Пушкин читает аббата Сен-Пьера и мечтает о вечном и всеобщем мире, который постепенно водворят правительства; и тогда не будет проливаться иной крови, кроме крови людей с предприимчивым духом, сильными характерами и страстями; и будут они считаться не великими людьми, как ныне, но лишь нарушителями общественного спокойствия; и жить на земле будет скучно и хорошо.
Русская публика все поняла. Но ничего не поняла несчастная г-жа Криднер. За что и поплатилась весьма жестоко. И без того побитая жизнью (имение ее было секвестировано для уплаты долгов пастора Фонтэня; в феврале 1817-го несколько ее сотрудников были формально изгнаны из базельского кантона, а сама г-жа Криднер попала под надзор полиции), она в конце концов навлекла на себя и монарший гнев ученика и благодетеля.
В 1821 году странствующая пророчица прибыла в Россию, чтобы проповедовать свободу Греции и объявить Александра Павловича орудием Промысла. При этом она не страшилась публично намекать на конфиденциальные разговоры с царем касательно греческих дел. Орудие Промысла вынуждено было обратиться к ней с личным письмом на восьми страницах, вежливо предупреждая о последствиях и таких проповедей, и таких намеков. Адресат не внял адресанту, и вопреки Криднерову прорицанию — «горе государствам, которые не живут им (Тысячелетием Христовым. — А. А.).

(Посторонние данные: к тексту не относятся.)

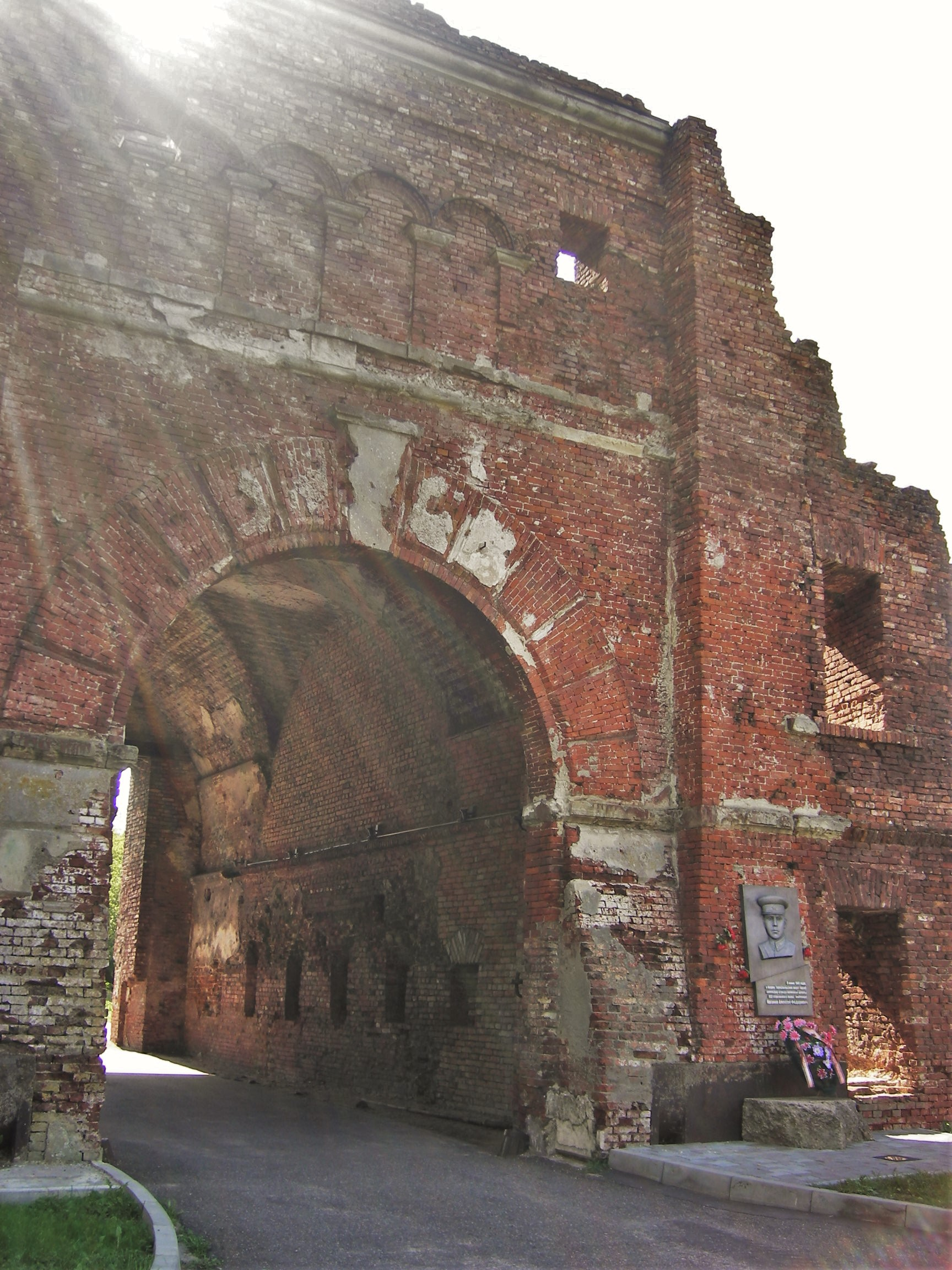 Brest Fortress, Belarus

Скоро раздастся шум их падения!» [263] — раздался шум другого падения; и падение это было великое.
263
Пыпин А. Н. Исследования и статьи по эпохе Александра I. С. 359.
СТРАНСТВОВАТЕЛЬ И ДОМОСЕДЫ
С.-Петербург.
Г-жа Криднер отбывает под надзор полиции в Лифляндию, чтобы умереть там спустя два года.
Впрочем, о «падении» — позже.
Потому что как раз в 1821–1822 годах русские заговорщики, которым царь приписал соучастие во внешней революции, переживали самый серьезный кризис внутреннего единства. До сих пор они были сплочены как бы «от противного»; их патриотическое вольнолюбие не находило применения; большинство из них сбивались в оппозицию, как в некий резервный полк, как в своеобразное «военное поселение» делателей свободы — откуда власть в любую минуту может рекрутировать солдат обновления. Да, после Варшавской речи и константинопольского самоустранения царю было бы нелегко перетянуть их на свою сторону; да, чем яснее становилось, что «резервистов» вряд ли призовут в «великую Армию либерального порядка», тем чаще заговаривали они о необходимости кровопролития. Но достаточно было серьезного монаршего усилия, чтобы разговоры эти стихли, ибо невыговоренное желание перейти из тени в свет, пригодиться там, где родились, в душах большинства «артельщиков» не угасало. По своим жизненным установкам они были не революционерами, а несостоявшимися «державниками». И какими бы тактическими соображениями (необходимость избавиться от ненадежных членов, усилить конспирацию и проч.) ни диктовались решения Московского съезда Союза благоденствия 1821 года, — за ними, в них, сквозь них просвечивала последняя надежда удержаться по сю сторону роковой черты, не отрезая путь к спасительному отступлению.